Alles wat Bloom aanklaagt is het gevolg van cultuurrelativisme dat zijn filosofische en historische wortels zou hebben in Nietzsche. Dat wil echter niet zeggen dat Nietzsche in De gedachteloze generatie het zwarte schaap is. Het zijn de na hem komende Nietzscheanen die het door hem gediagnostiseerde nihilisme zijn gaan beschouwen als een feit in plaats van een tragische toestand na de dood van God. Bloom heeft de hoogste lof voor Nietzsche zelf, omdat hij de moed had om de toestand onder ogen te zien: ‘De werken van Nietzsche geven het prachtige beeld van een ziel van een mens die met reden creatief genoemd kan worden.

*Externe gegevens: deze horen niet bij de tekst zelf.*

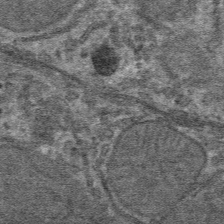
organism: Mouse
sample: Mouse hepatocytes
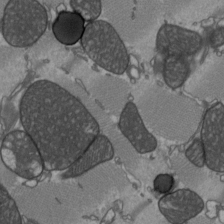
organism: C57BL Mouse
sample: Heart
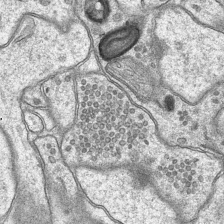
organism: Mouse
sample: CA1 Hippocampus
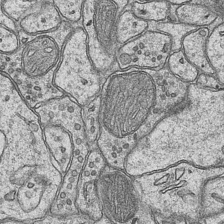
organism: Mouse
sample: CA1 Hippocampus
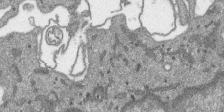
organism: Human
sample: Lung epithelial cells infected with SARS-CoV-2
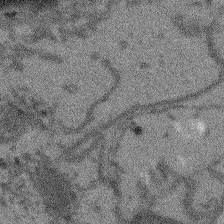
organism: Arabidopsis thaliana
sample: Root tip
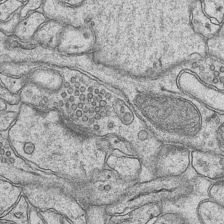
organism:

Ze vormen de meest diepzinnige uitspraak over creativiteit van een man die een brandend verlangen had om het verschijnsel te begrijpen.’ Deze sympathiebetuiging moet beslist in al zijn nuances worden gezien, want de andere filosoof die in De gedachteloze generatie als Blooms grote model en voorbeeld voorkomt is Socrates, en dat was Nietzsches belangrijke tegenpool, ‘der Hanswurst’ zoals hij hem in het hoofdstuk ‘Das Poblem des Socrates’ (in Götzendämmerung) noemde, de theoretische, rationele mens die het dionysische en het instinct verdonkeremaande. Opmerkelijk is dat Bloom Socrates nergens citeert, maar hem uitsluitend aanroept als ‘model voor het filosofische leven’, iemand die ‘steeds vragen stelt en de gevestigde opinies weerlegt’. Nietzsche wordt evenmin geciteerd, maar zijn gedachtengoed wordt tenminste aan de orde gesteld voor zover Bloom het nodig heeft voor zijn bestrijding van de door hem gesignaleerde uitwassen. Nietzsche was de nihilist die met zijn denken voor de afgrond stond; tegenwoordig heerst er een nihilisme-Amerikaanse-stijl zonder de spanning die hoort bij het kijken in de afgrond. Die spanning veroorzaakt de ernst van het denken en de mogelijkheid het nihilisme te
overwinnen. Het nihilisme-Amerikaanse-stijl is slechts een ‘humeur’.